Lesson 8: Fault Tolerance and Replication
- discussion thread
-
* Free Distributed Systems textbook
Maarten van Steen and Andrew Tanenbaum -
* Time, Clocks, and the Ordering of Events in a Distributed System
Leslie Lamport, 1978
On readings: Recommended background readings are marked with (^) above. Optional historical or fun readings are marked with (*). If you feel comfortable with the topic already, you may skip these readings.
Notes
The slides from lecture can be found on Canvas.
Distributed systems
So far, the systems we’ve looked at have been distributed in the sense that we have multiple elements working in parallel. However, what we’ll be talking about now is a little different, because these systems will be loosely coupled. We’ll talk about precisely what this means in lecture, but in short, the networks are unreliable, and nodes in the system are much more prone to failure. In loosely-coupled systems, we also tend to see more support for dynamic membership in the system, i.e. nodes can come and go at will. We’ll talk more about that next time.

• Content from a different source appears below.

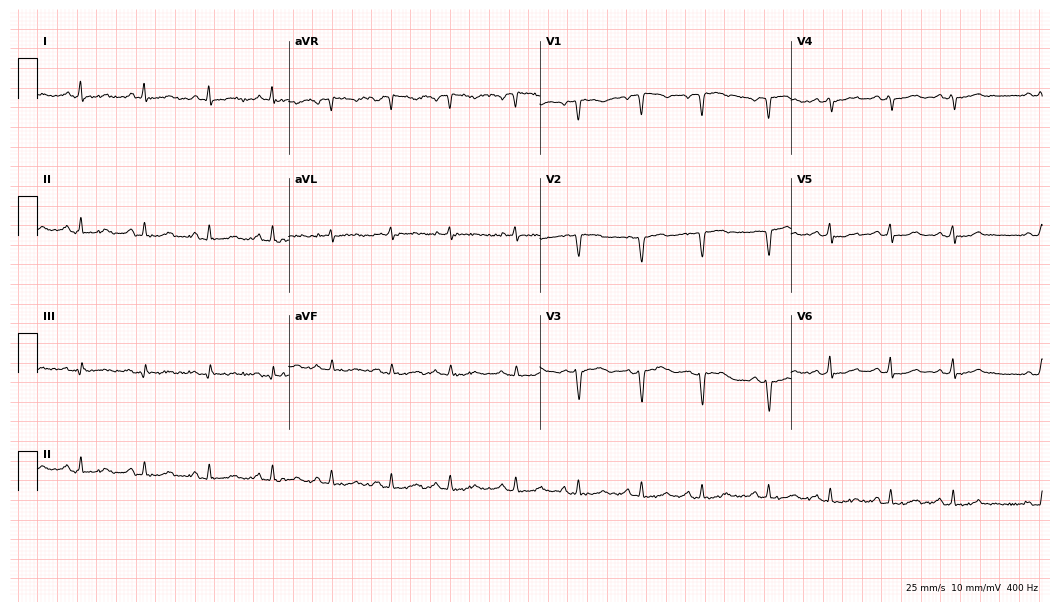
12-lead ECG (10.2-second recording at 400 Hz) from a 40-year-old woman. Screened for six findings — first-degree AV block, right bundle branch block, left bundle branch block, sinus bradycardia, atrial fibrillation, sinus tachycardia — none is recorded.

What makes DS challenging?
- unreliable communication links (WiFi, undersea cable links, IT guy unplugging the ethernet cable, etc.)
- processes may crash due to bugs or node failures
- events generally are non-deterministic
Despite all of this, we still want to be able to build systems for such environments that continue to work. This requires fault tolerance. A fault-tolerant system is one that can detect faults and recover from them (and/or keep working correctly in their presence).
In the slides, we’ll try to cover (at a surface level):
- RPC and networking
- Two-generals and byzantine generals problem
- System models (network model, node/failure model, timing model)
- Failure Detection
- Lamport Clocks and Vector clocks
- Broadcast Models
- Basics of Replication
- Idempotence
- Quorums
- State Machine Replication (SMR)